Sebuah ikon Alexander Agung Sebuah studi baru menemukan bahwa mosaik yang ditemukan di Pompeii diperoleh sekitar 2 juta kepingnya dari tambang yang berada jauh di luar kerajaan kuno Alexander.
Meskipun kerajaan Alexander membentang dari Balkan hingga Pakistan modern, potongan-potongan batu dan mineral, atau tesserae, berasal dari tambang di seluruh Eropa – termasuk di Italia dan Semenanjung Iberia – serta dari Tunisia, menurut penelitian tersebut. diterbitkan Rabu (15 Januari) di jurnal PLOS Satu.
Apa itu Mosaik Alexander?
Mosaik berusia sekitar 2.000 tahun itu terkubur di Pompeii ketika Gunung Vesuvius meletus pada tahun 79 M. Mosaik ini ditemukan pada tahun 1831, ketika para arkeolog menemukannya di “domus” sebuah keluarga kaya yang dikenal sebagai Rumah Faun, dan sekarang dipajang. di Museum Arkeologi Nasional Napoli.
Mosaik Alexander dianggap sebagai “mosaik terpenting pada zaman Romawi,” tulis para penulis dalam penelitian tersebut. Ini menggambarkan Alexander, yang memerintah dari tahun 336 hingga 323 SM, dan tentara Makedonia menang atas Persia raja Darius III dan pasukannya. Satu-satunya pohon di latar belakang mengisyaratkan bahwa ini adalah Pertempuran Issus, yang terjadi pada tahun 333 SM di tempat yang sekarang menjadi perbatasan Turki-Suriah. Menurut teks-teks Arab dan abad pertengahan, termasuk dari Marco Polo, pertempuran ini dikenal oleh penduduk setempat sebagai “pertempuran pohon kering” (atau “pohon soliter”), tulis para peneliti dalam penelitian tersebut.
Terkait: Mengapa Alexander Agung tidak menyerang Roma?
Pada tahun 2020, Museum Arkeologi Nasional Napoli meluncurkan proyek restorasi yang memerlukan studi mosaik secara non-invasif. Tim ini menggunakan beberapa teknik, termasuk portable X-ray fluorescence (pXRF), yang menggunakan sinar-X untuk membantu mengidentifikasi unsur-unsur dalam suatu objek. Mereka menemukan bahwa “tesserae terdiri dari sepuluh jenis warna yang dipadukan secara ahli untuk meningkatkan efek artistik yang menjadi ciri khas Alexander Mosaik,” tulis para peneliti dalam penelitian tersebut.
10 warna tersebut mencakup nuansa putih, coklat, merah, kuning, merah muda, hijau, abu-abu, biru, hitam dan vitreous (kaca), yang memiliki beragam tekstur mikro yang “dikombinasikan secara ahli untuk meningkatkan efek artistik dari karya seni ,' tulis para peneliti di makalah tersebut.
Para perajin kuno memberikan perhatian khusus pada wajah Alexander, kata tim tersebut. Ini “terdiri dari beberapa warna tesserae merah muda dengan perubahan besar dalam efek pendaran yang kemungkinan besar terkait dengan komposisi kimia tesserae yang berbeda,” tulis mereka dalam penelitian tersebut. Detail seperti ini menjelaskan mengapa ini “mungkin merupakan representasi wajahnya yang paling ikonik dan terkenal dalam seni kuno,” kata mereka.
Mengenai asal usul tesserae, para ilmuwan mengamati tambang yang digunakan di dalamnya Roma kali.
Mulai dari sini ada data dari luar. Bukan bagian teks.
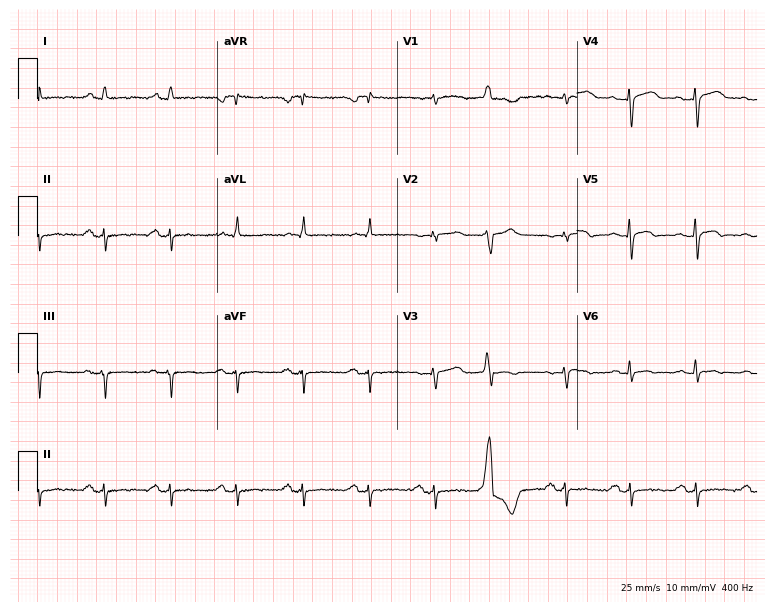
ECG — a 54-year-old female patient. Screened for six findings — first-degree AV block, right bundle branch block, left bundle branch block, sinus bradycardia, atrial fibrillation, sinus tachycardia — none is recorded.

Misalnya, “Beberapa tessera putih mungkin ada hubungannya dengan Marmor Lunensis [white crystalline limestone] dari tambang Apuan Alps (Italia), yang mulai ditambang marmer pada abad ke-1 SM dan tidak lagi digunakan mulai abad ke-3 M,” tulis tim dalam penelitian tersebut.
Sementara itu, tesserae berwarna merah muda pekat mungkin berasal dari Portugal, beberapa balok kuning mungkin berasal dari kota Romawi Simitthus di tempat yang sekarang disebut Tunisia, dan potongan merah tua mungkin berasal dari Tanjung Matapan, Yunani, tulis mereka.
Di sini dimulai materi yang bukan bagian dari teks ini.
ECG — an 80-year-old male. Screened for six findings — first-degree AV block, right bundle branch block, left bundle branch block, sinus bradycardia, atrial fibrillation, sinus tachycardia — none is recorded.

Tim juga mendeteksi jejak lilin alami dan mineral gipsum, yang kemungkinan diterapkan sebagai lapisan pelindung selama proyek restorasi di era modern, tulis tim dalam penelitian tersebut.
Investigasi endoskopi pada bagian belakang mosaik menunjukkan “banyak bagian kosong” yang mungkin terlewatkan oleh zat berbasis gipsum, yang kemungkinan ditambahkan untuk mendukung struktur selama transit dari Pompeii ke museum. “Potensi kelemahan ini harus dipertimbangkan selama restorasi,” tulis para peneliti dalam studi tersebut.